There was not a little disappointment at this announcement, for every one had been looking forward to a scrap before breakfast. The sun, which had just showed his upper edge above the ridge, however, revealed quite distinctly the rounded marks of the Allies on each of the 'planes.

Five minutes later the newcomers descended by rapid spirals, and, alighting on the aerodrome, taxied safely almost up to the very entrance of the sheds, and the pilots and observers alighted to report what they had discovered.

They had been away two hours, had traversed fifty miles beyond the enemy's lines, and had picked up several night signals by a prearranged code, using the Morse flash and the Klaxon Horn.

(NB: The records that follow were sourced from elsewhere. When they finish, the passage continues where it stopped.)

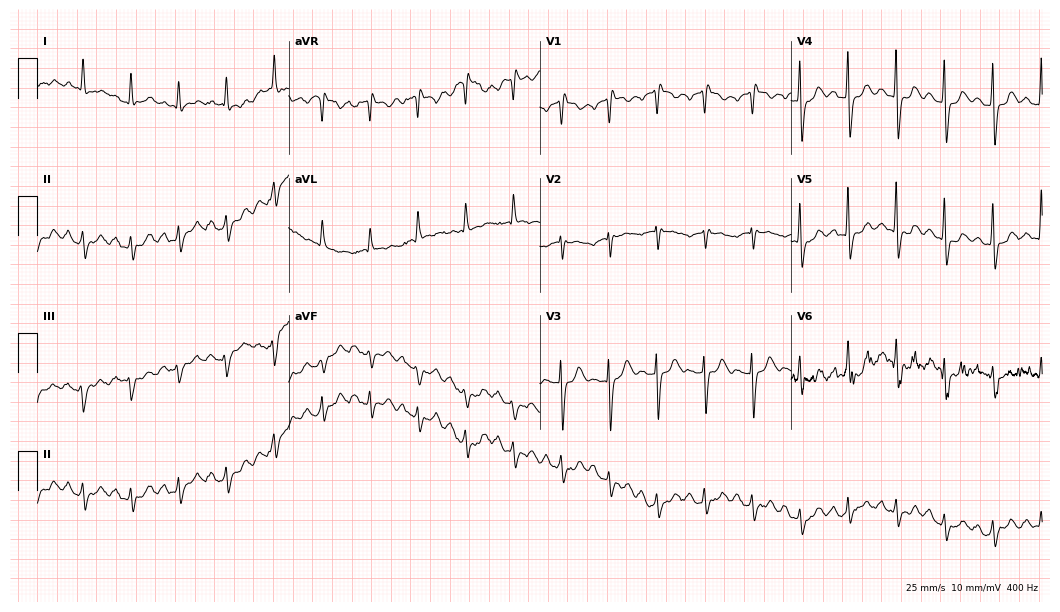
12-lead ECG (10.2-second recording at 400 Hz) from a male, 84 years old. Findings include sinus tachycardia (a sinus rate of 100 beats per minute or more).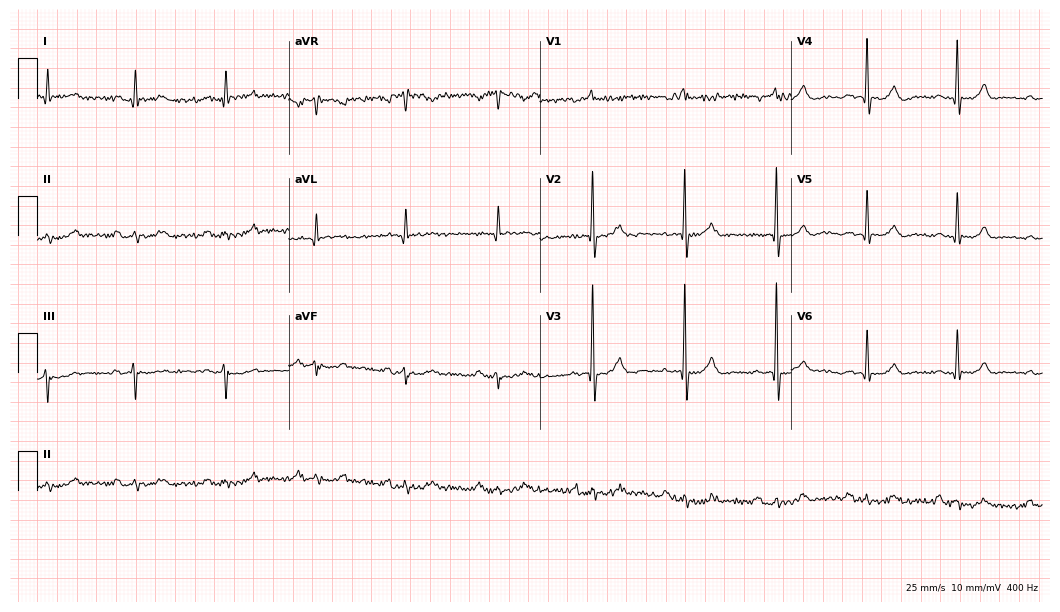
Standard 12-lead ECG recorded from a man, 83 years old. None of these six findings is recorded: first-degree AV block, right bundle branch block, left bundle branch block, sinus bradycardia, atrial fibrillation, sinus tachycardia.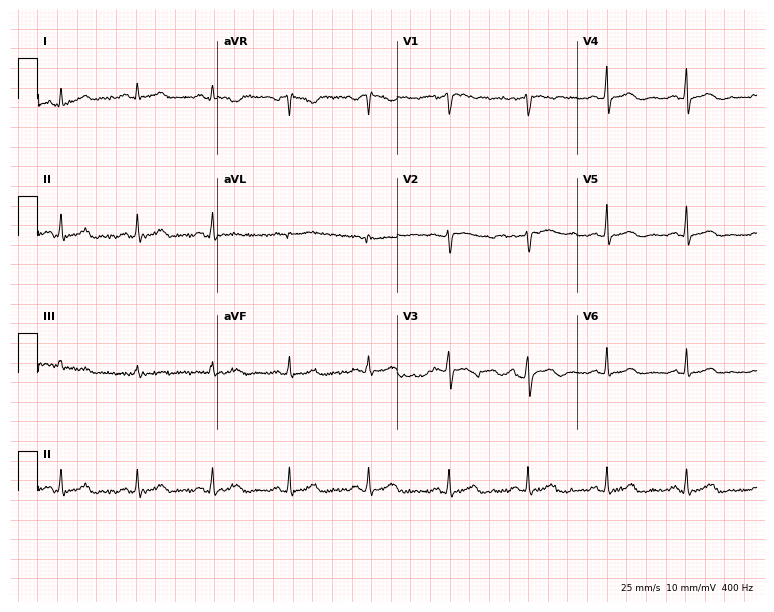
12-lead ECG from a woman, 46 years old (7.3-second recording at 400 Hz). Recorded interpretation: within normal limits.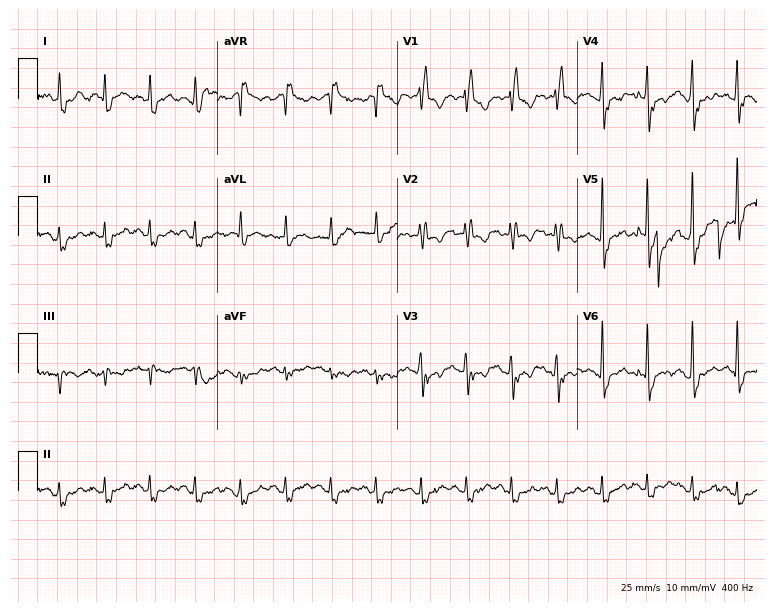
Electrocardiogram, a 76-year-old male patient. Of the six screened findings (first-degree AV block, right bundle branch block, left bundle branch block, sinus bradycardia, atrial fibrillation, sinus tachycardia), none is recorded. Findings outside these six are not listed.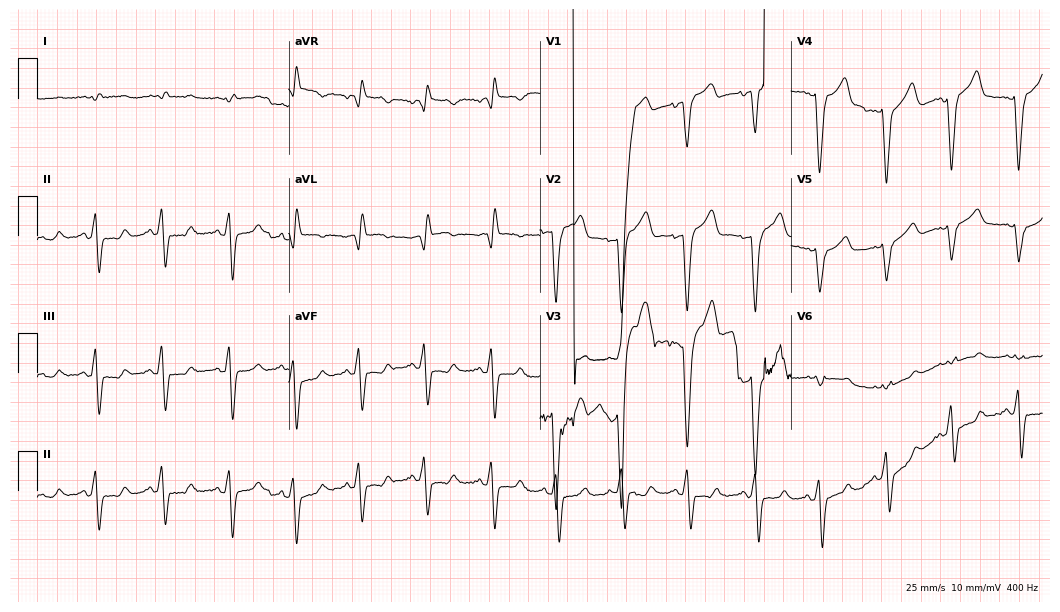
Resting 12-lead electrocardiogram. Patient: an 82-year-old male. None of these six findings is recorded: first-degree AV block, right bundle branch block, left bundle branch block, sinus bradycardia, atrial fibrillation, sinus tachycardia.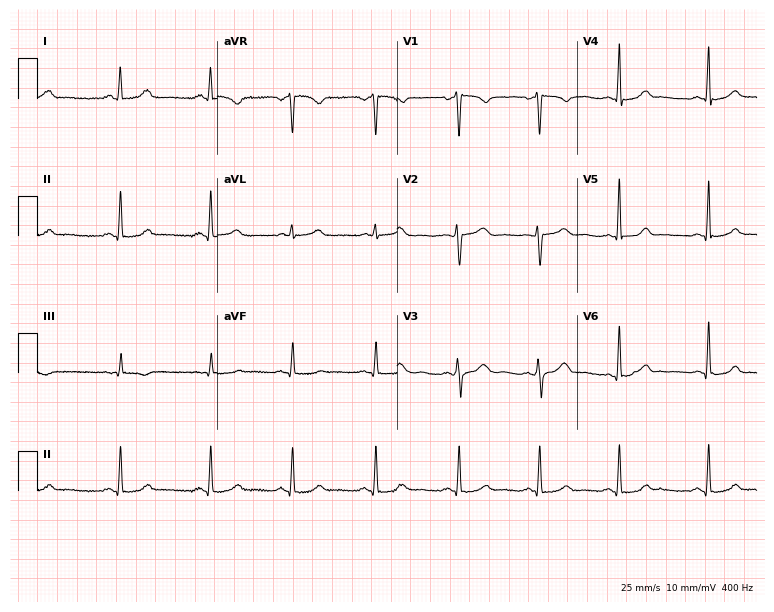
Standard 12-lead ECG recorded from a female patient, 29 years old. Read as a normal ECG.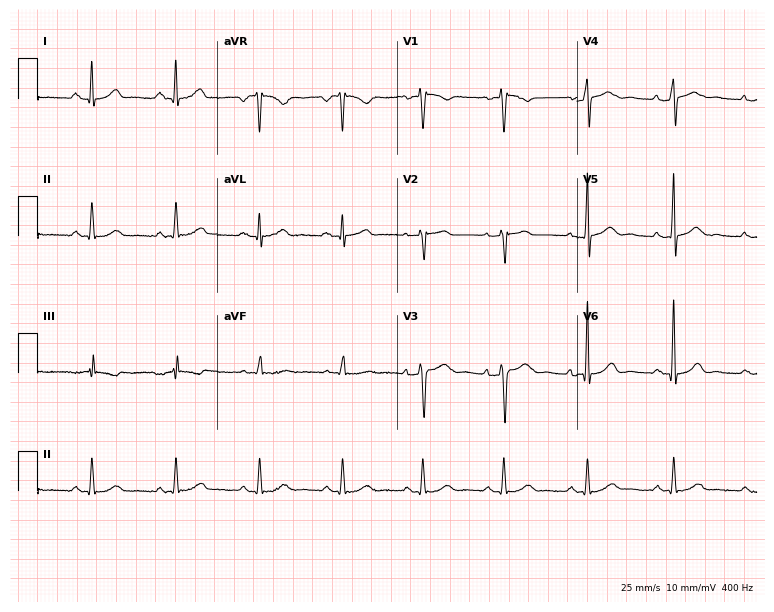
12-lead ECG from a 41-year-old male. No first-degree AV block, right bundle branch block, left bundle branch block, sinus bradycardia, atrial fibrillation or sinus tachycardia recorded for this tracing. Only these six findings were labelled.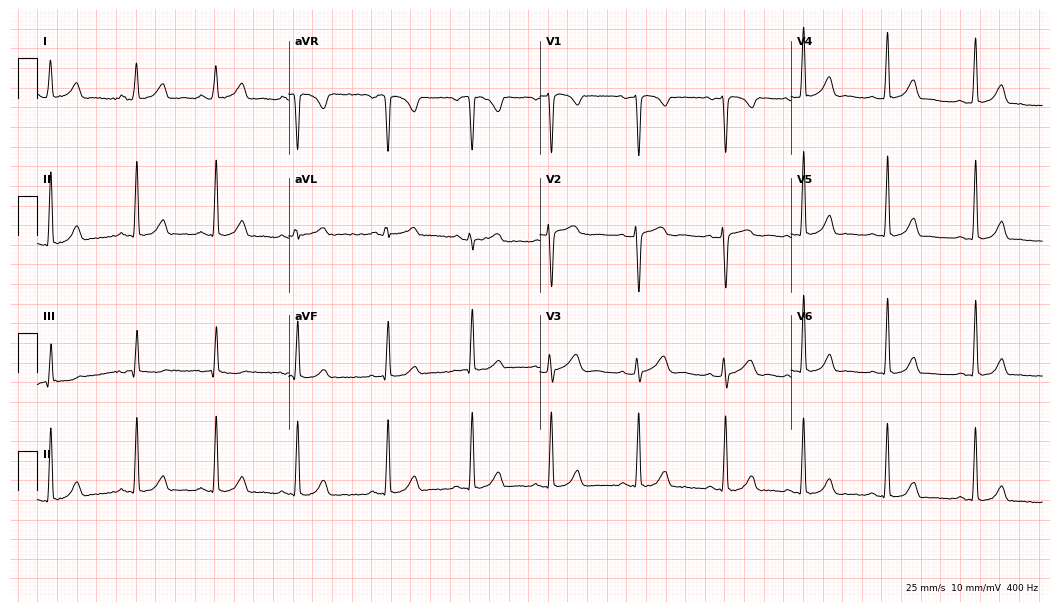
Electrocardiogram (10.2-second recording at 400 Hz), a female patient, 26 years old. Overall reading on record: normal ECG.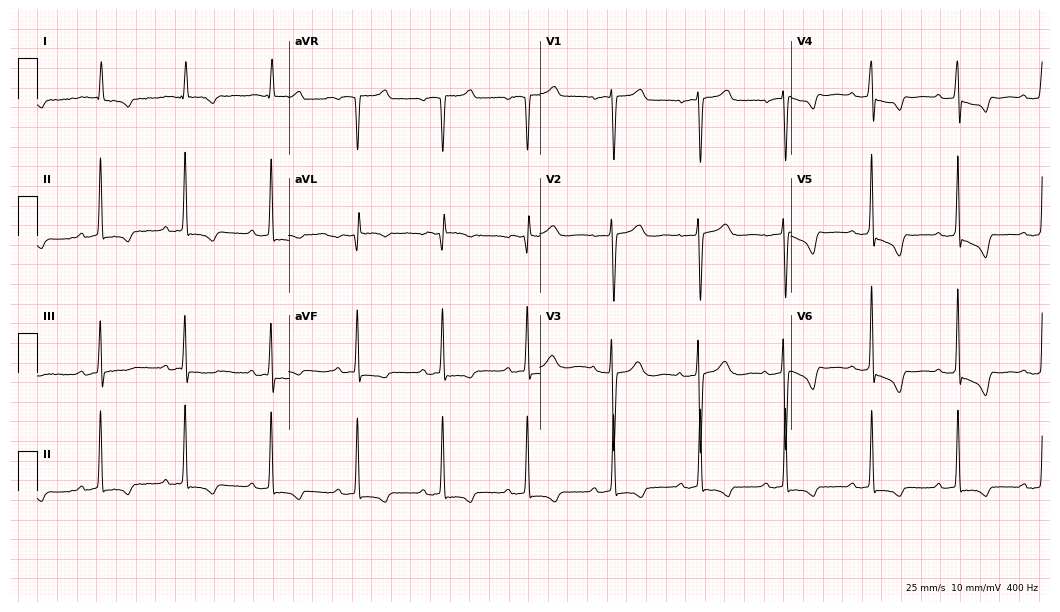
ECG — a 77-year-old female. Screened for six findings — first-degree AV block, right bundle branch block, left bundle branch block, sinus bradycardia, atrial fibrillation, sinus tachycardia — none is recorded. Other findings, if any, are not listed.

This information, which was of the utmost importance, had been collected from some of our most daring intelligence officers, who controlled a network of British spies behind the German lines.

"Well done, Graham!" exclaimed the Major commanding the Squadron, as he grasped the Flight-Commander's hand on alighting. "Did you pick up anything?"

"Yes, sir."

"Then slip off your helmet and heavy coat, and make your report at once, and–hullo, there, Johnson!"

"Sir," replied the sergeant in charge of the officers' mess, springing smartly to the salute.

"Have breakfast ready in ten minutes in the private mess. Lay covers for all the pilots."

"Yes, sir," replied Johnson, saluting once more, and clicking his heels at the "about-turn" he disappeared to introduce a little thunder amongst the early morning "fatigues" in the cook-house.

A powerful and crafty foe, whose emissaries have never been surpassed in the espionage in the world, prevents me from giving the details of the reports brought home that morning by Graham and his pilots. Let it suffice, however, to say that amongst other information collected beyond the enemy's front, by a wonderful intelligence system of our own, it had been discovered in that dark hour before the dawn, by the Morse flash and the Klaxon Horn, that three German troop trains were to leave Liege that morning at eight o'clock, and, travelling via Mauberge and Cambrai, were to reinforce the hardly pressed German troops facing the British soldiers on the Somme.

There was a jovial breakfast party that morning in the officers' mess of the –th Squadron of the Royal Flying Corps, for in this wonderful Corps, which, in the short space of two years, has done the seemingly impossible, and taken the high jump from an insignificant detachment, and become the most brilliant service under the British flag, there is an esprit de jeu as well as an esprit de corps unsurpassed even by that of the Navy, with its centuries of tradition behind it.

"How shall I know a British 'plane, if I meet it suddenly in mid-air?" asked a German pilot once of his Flight-Commander.

"You'll know it because it will attack you!" was the reply.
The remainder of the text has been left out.